Date of Award


Degree Type


Degree Name

Doctor of Philosophy


Child and Family Studies

Major Professor

Hillary N. Fouts

Committee Members

Mary Jane Moran, Elizabeth Johnson, Terri Combs-Orme


Most researchers agree about the importance of having a rich network of relationships and adequate support system. However, a limited number of studies have focused on young children’s social support networks or have examined the role that culture plays in shaping these relationships. This dissertation includes three manuscripts that address distinct aspects of children’s social support networks, guided by Bronfenbrenner’s Bioecological perspective. The objectives of the first manuscript are twofold. First, a systematic literature review was conducted to determine the current state of knowledge related to children’s social support networks. The results from this review revealed that further examination of these constructs is needed among informal/less bounded settings and less industrialized societies. Second, a novel framework for the study of children’s social support networks is proposed. This framework provides an ecological view of children’s social support networks and recognizes the unique characteristics of families that may moderate the structure and functionality of children’s social networks.

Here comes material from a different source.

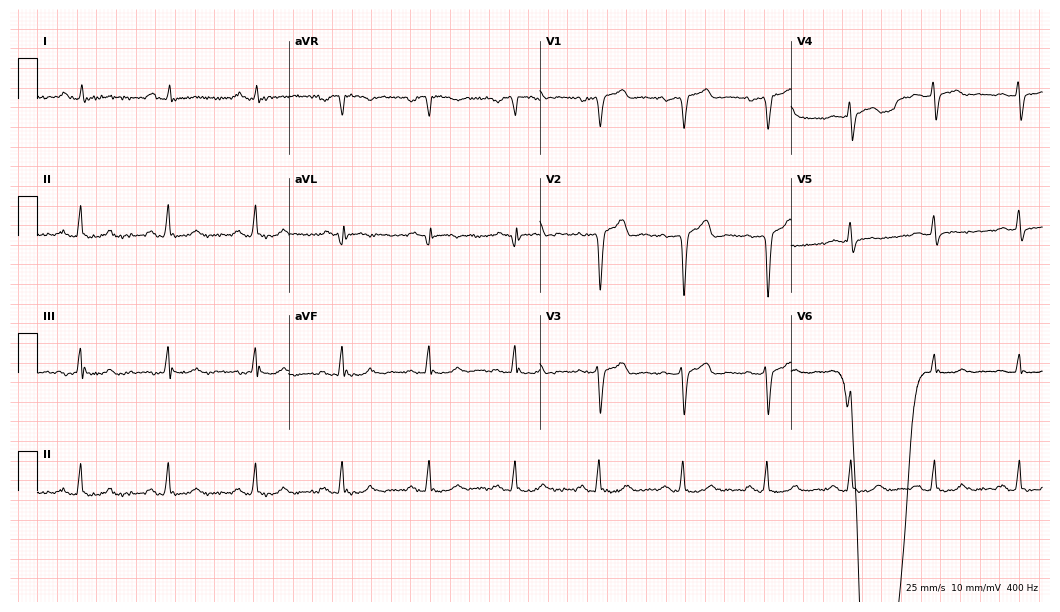
Standard 12-lead ECG recorded from a 55-year-old man. None of these six findings is recorded: first-degree AV block, right bundle branch block, left bundle branch block, sinus bradycardia, atrial fibrillation, sinus tachycardia. Only these six findings were labelled.

The second and third manuscripts examine the social support networks of young children from four different ethnic groups (Kamba, Kikuyu, Luo, and Maasai) in an informal urban settlement in Kenya. In the second manuscript, a qualitative and quantitative description of the various types of support available to children in this context is provided. Different forms of the same support were identified in the qualitative observations. While emotional, informational, instrumental, and material types of support were more often provided by adults, child social partners were usually the greatest sources of social/companionship. Among adults, mothers were the greatest source of each type of support observed. Ethnic group differences in the amount of support received from adult social partners were identified between Luo and Maasai. The third manuscript focuses on the structure of children’s social networks, including the total size, types of interactions, and the strength and density of different types of relationships. Results indicated that larger networks do not necessarily imply that more highly involved people are available for children. Ethnic group differences related to children’s social network size revealed that Maasai children tended to have larger social networks compared to the other ethnic groups.